Бертольд шепотом сообщил ей:

— Эккехард снова заснул.

— Ах, боже мой. — Эккехард, единственный сын Генриха от королевы Софии, действительно дремал, подперев голову рукой. Кафтан его перекосился, обнажив тяжелое золотое ожерелье вокруг шеи. Мальчик даже слегка похрапывал. Он был хорошим и милым, но предпочитал слушать на пирах поэтов и музыкантов, а не высиживать в монастырском скриптории.

Моника, слава богу, не замечала, что мальчик спит. Внимание ее было приковано к дочери Конрада, тоненькой девчушке, унаследовавшей внешность бабушки. Смуглая, как купец из Джинны и как королевская родня, она носила золотое ожерелье, которое превосходно гармонировало с темной кожей.

Бертольд, проследив за взглядом Росвиты, проговорил:

— Она будет красоткой, когда подрастет.

— Говорят, ее бабушка-красавица тоже отличалась темной кожей. Но ведь и сам блаженный Дайсан проживал в землях, которые сейчас завоевали джиннцы, и кто теперь скажет, не был ли он, как и эта девушка, смуглокожим?

— «Не так уж важно, является ли человек ростом высок или низок, кожей бел или черен, не важно, есть ли в нем телесный недостаток», — процитировал Бертольд.

— Тише, — мягко остановила его Росвита, скрывая улыбку.

— Господин Бертольд! — окликнула Моника. — Слушайте меня или ступайте вон, не мешайте другим работать.

Мальчик почтительно поклонился. Моника еще какое-то время говорила, монотонно повторяя то, что давно знала Росвита. Она выпрямилась и расправила спину, стараясь, чтобы этого не заметили. Но от Бертольда ничего не укрылось, и он усмехнулся, не отрываясь от письма.

Неожиданно с улицы донеслись голоса. Дети и клирики были заняты своими делами и не обратили на них внимания, но Росвита встревожилась. Королевские дочки ссорились.

— Я сказала только, что считаю глупым слушать советы такого человека.

— Ты ревнуешь, что мое общество он предпочитает твоему!

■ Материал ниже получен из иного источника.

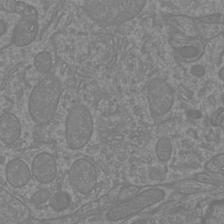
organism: Mouse
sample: Cortical neurons
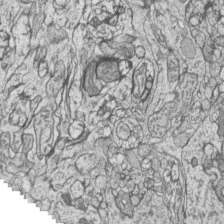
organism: Zebrafish
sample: synaptic ribbons in rod cells and cone cells
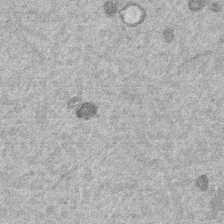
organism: Mouse
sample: Dividing mouse embryo 1 cell stage
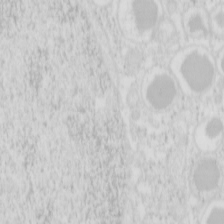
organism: Mouse
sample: Pancreas
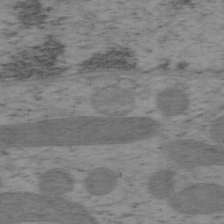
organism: Mouse
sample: OT-I killer T cells with ID8 ovarian cancer cells

— Глупости! Я забочусь о твоей репутации. Все знают, что он шарлатан.

— Ничего подобного! Все только и завидуют его мудрости.

— А я думаю, что это из-за его надменности и скверных манер!

Росвита вздохнула, отложила перо и вытерла пальцы, затем поднялась с сиденья, расправив ноющую спину. Бертольд посмотрел на нее снизу вверх, но она знаком велела ему оставаться. Моника только коротко кивнула, давая понять, что догадывается о причинах ее ухода.

Росвита спустилась по лестнице, ведущей из скриптория, прошла через ризницу, напугав быстрой поступью монаха, дремавшего на скамеечке. Наконец дошла до сада с розовыми кустами, где застала двух сестриц во всей красе.